━━━━━ AVAILABLE DATA

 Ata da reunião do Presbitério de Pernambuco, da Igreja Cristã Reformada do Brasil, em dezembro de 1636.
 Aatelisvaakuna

━━━━━━━━━━
━━━━━ AVAILABLE DATA

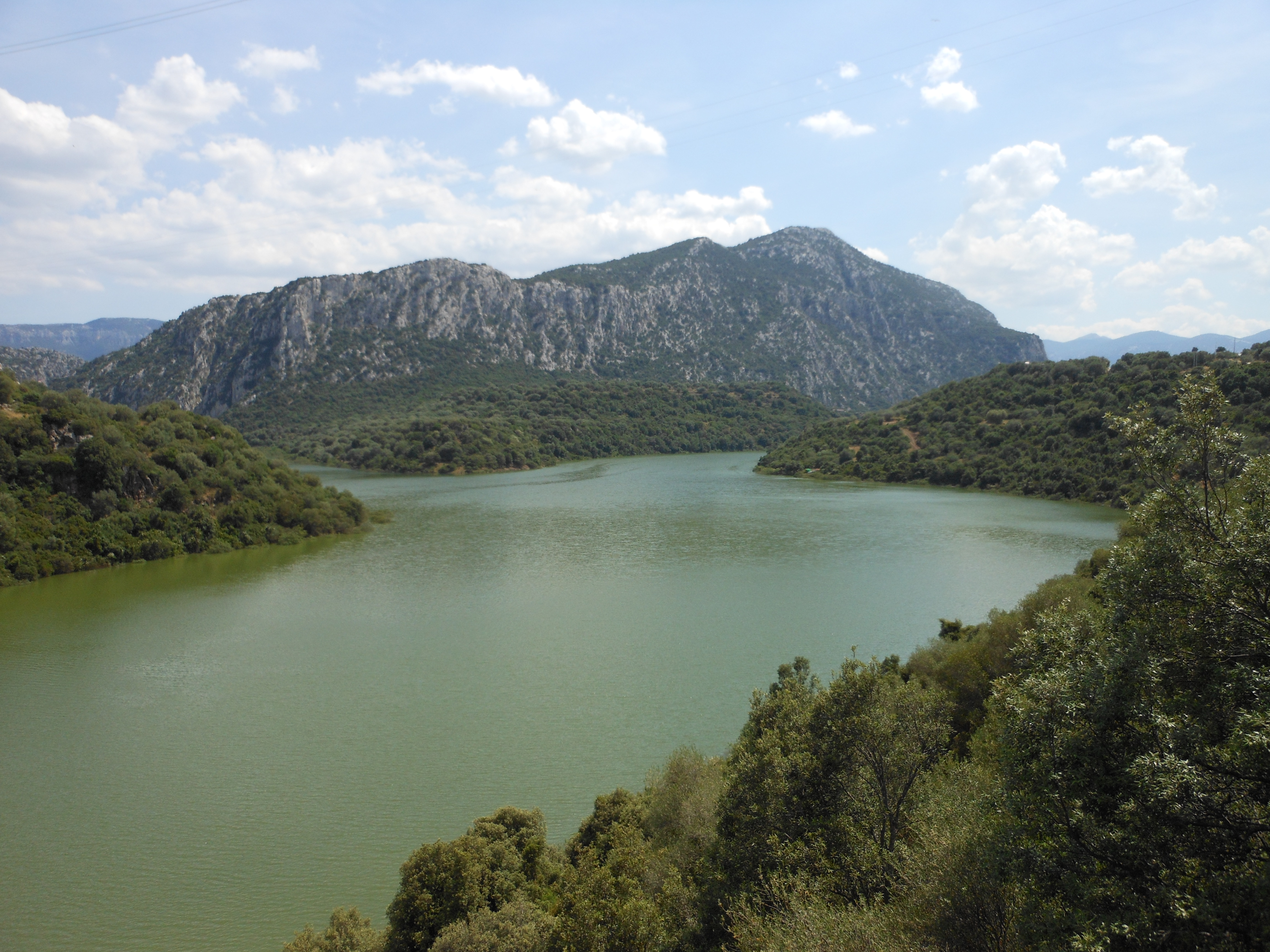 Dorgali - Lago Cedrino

━━━━━━━━━━

The required answer is the run of lines above, starting at the line with "Ata da reunião" and ending at the line with "Aatelisvaakuna", reproduced exactly with both ends.

[RESPONSE TO THE EXERCISE]
 Ata da reunião do Presbitério de Pernambuco, da Igreja Cristã Reformada do Brasil, em dezembro de 1636.
 Aatelisvaakuna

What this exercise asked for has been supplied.